_Raw data_
┌────────

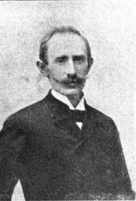 Österreichischer Politiker, Reichsratswahl 1907, Name siehe Dateiname
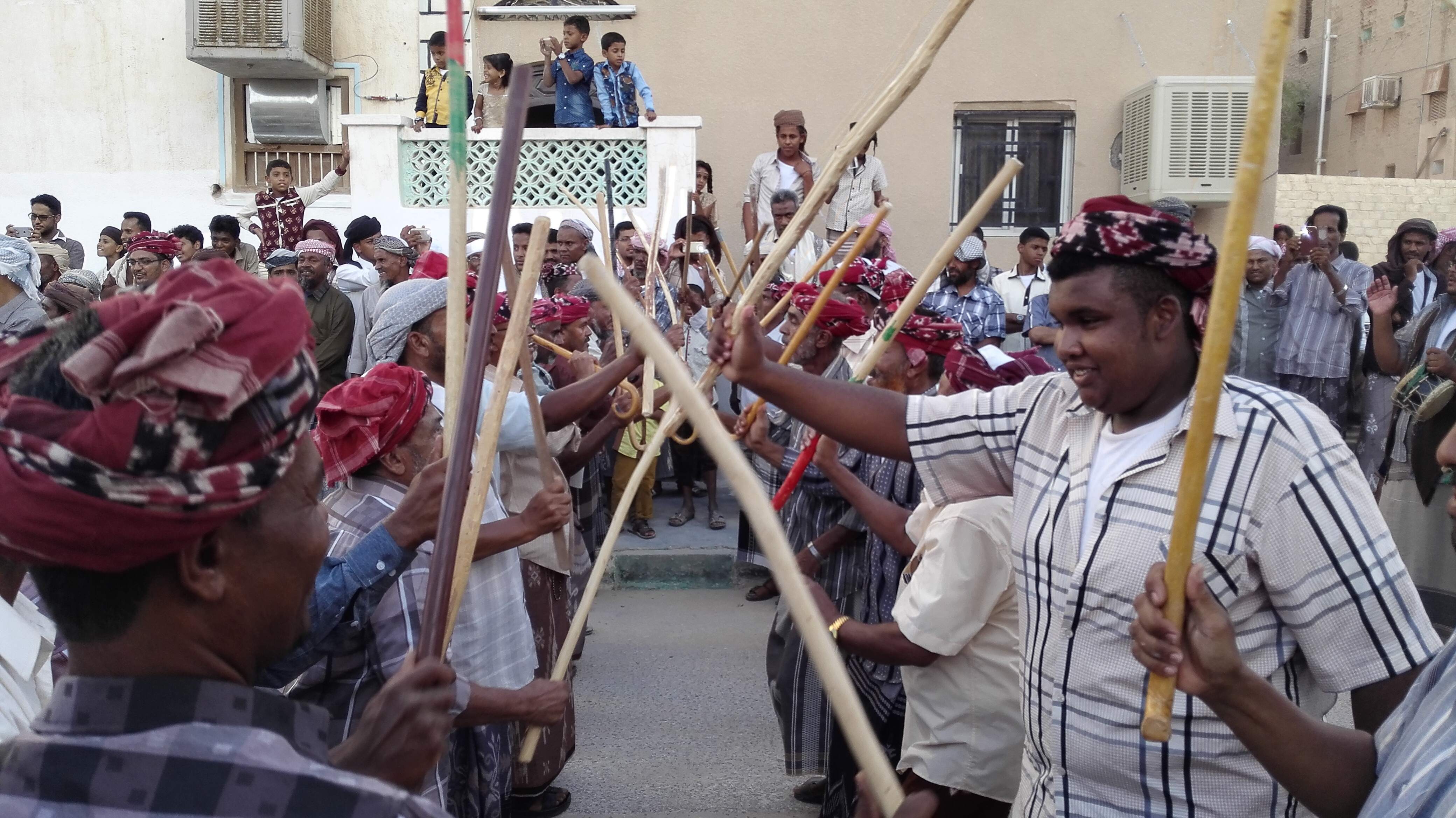 الشبواني رقصة شعبية تنسب في تسميتها إلى مدينة شبوة في اليمن, وتعتبر رقصة الشبواني من أبرز الألعاب الشعبية في حضرموت
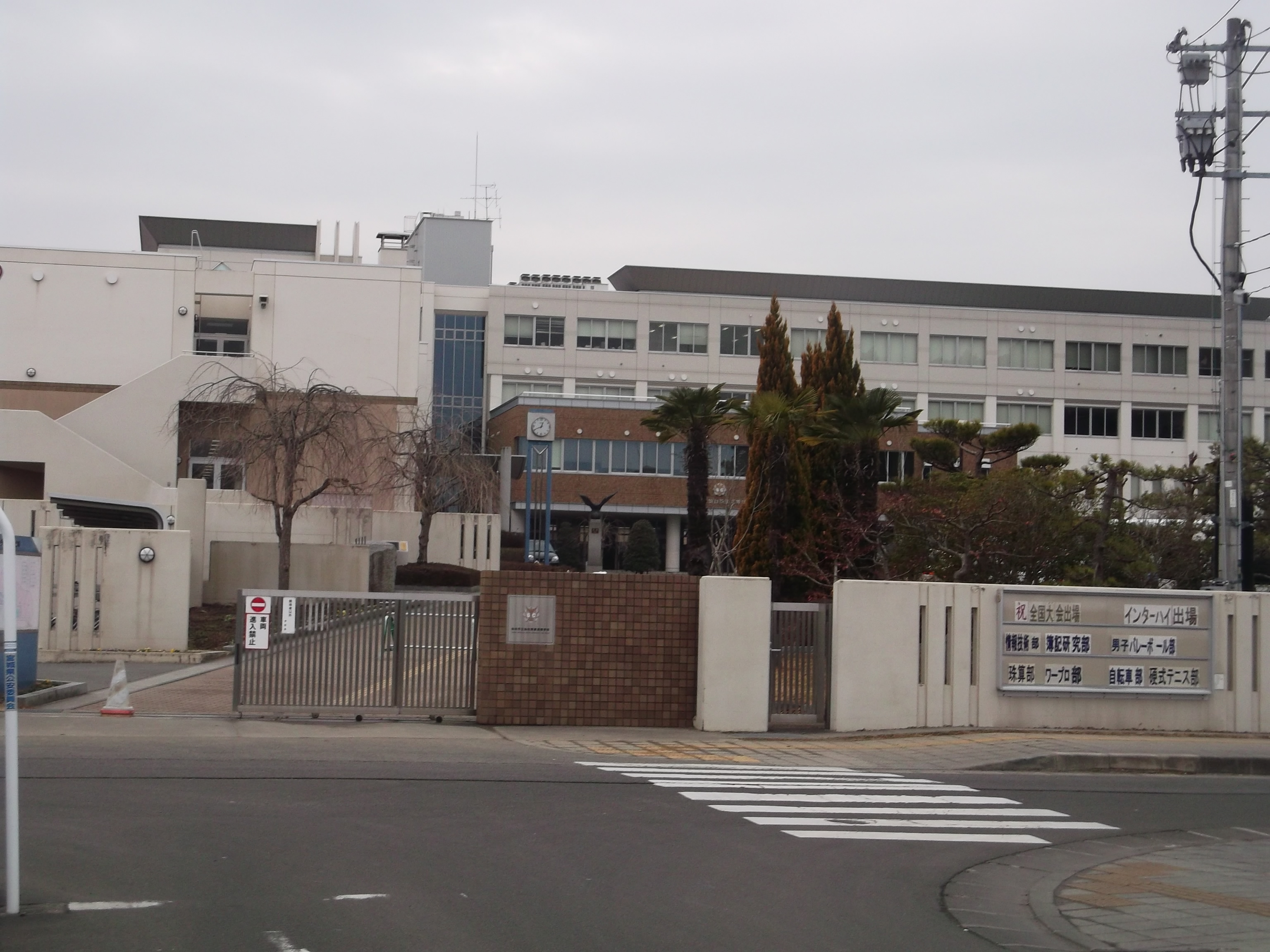 仙台市立仙台商業高等学校

└────────

_Problem description_
Could you copy the listing exactly, leaving out any pictures?

_Task result_
 Österreichischer Politiker, Reichsratswahl 1907, Name siehe Dateiname
 الشبواني رقصة شعبية تنسب في تسميتها إلى مدينة شبوة في اليمن, وتعتبر رقصة الشبواني من أبرز الألعاب الشعبية في حضرموت
 仙台市立仙台商業高等学校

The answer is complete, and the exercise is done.